Given information:
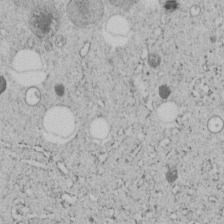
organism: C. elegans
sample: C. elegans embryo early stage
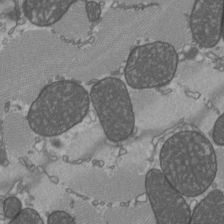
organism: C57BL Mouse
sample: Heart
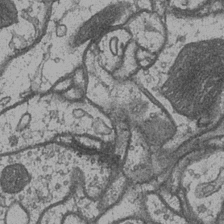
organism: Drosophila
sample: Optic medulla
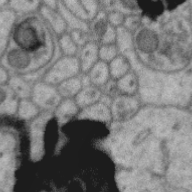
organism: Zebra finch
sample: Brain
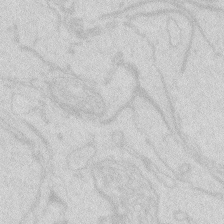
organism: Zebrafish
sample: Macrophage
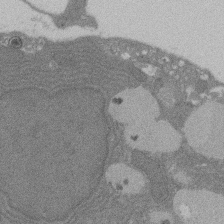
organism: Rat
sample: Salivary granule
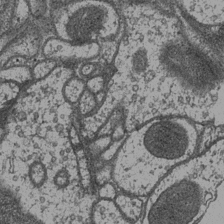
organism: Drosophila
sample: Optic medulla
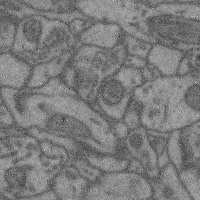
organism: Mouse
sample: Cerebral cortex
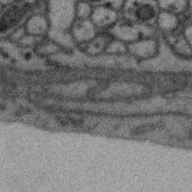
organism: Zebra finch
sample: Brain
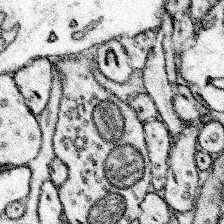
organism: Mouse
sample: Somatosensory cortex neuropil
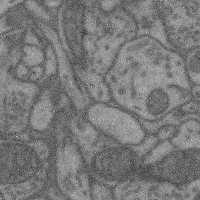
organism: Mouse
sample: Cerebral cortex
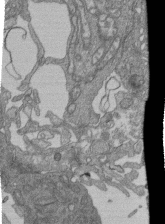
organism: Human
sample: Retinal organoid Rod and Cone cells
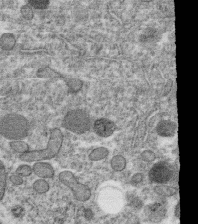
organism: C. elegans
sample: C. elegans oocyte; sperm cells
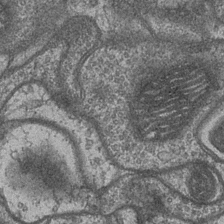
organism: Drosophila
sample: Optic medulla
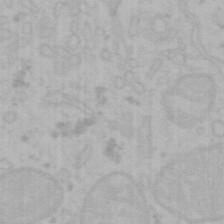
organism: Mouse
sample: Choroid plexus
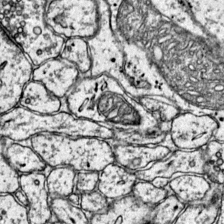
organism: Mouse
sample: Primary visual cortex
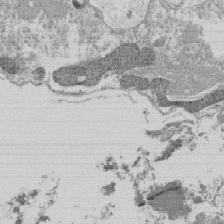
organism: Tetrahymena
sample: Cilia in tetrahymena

Prompt:
Output all entries unchanged; skip the pictures.

Answer box:
organism: C. elegans
sample: C. elegans embryo early stage
organism: C57BL Mouse
sample: Heart
organism: Drosophila
sample: Optic medulla
organism: Zebra finch
sample: Brain
organism: Zebrafish
sample: Macrophage
organism: Rat
sample: Salivary granule
organism: Drosophila
sample: Optic medulla
organism: Mouse
sample: Cerebral cortex
organism: Zebra finch
sample: Brain
organism: Mouse
sample: Somatosensory cortex neuropil
organism: Mouse
sample: Cerebral cortex
organism: Human
sample: Retinal organoid Rod and Cone cells
organism: C. elegans
sample: C. elegans oocyte; sperm cells
organism: Drosophila
sample: Optic medulla
organism: Mouse
sample: Choroid plexus
organism: Mouse
sample: Primary visual cortex
organism: Tetrahymena
sample: Cilia in tetrahymena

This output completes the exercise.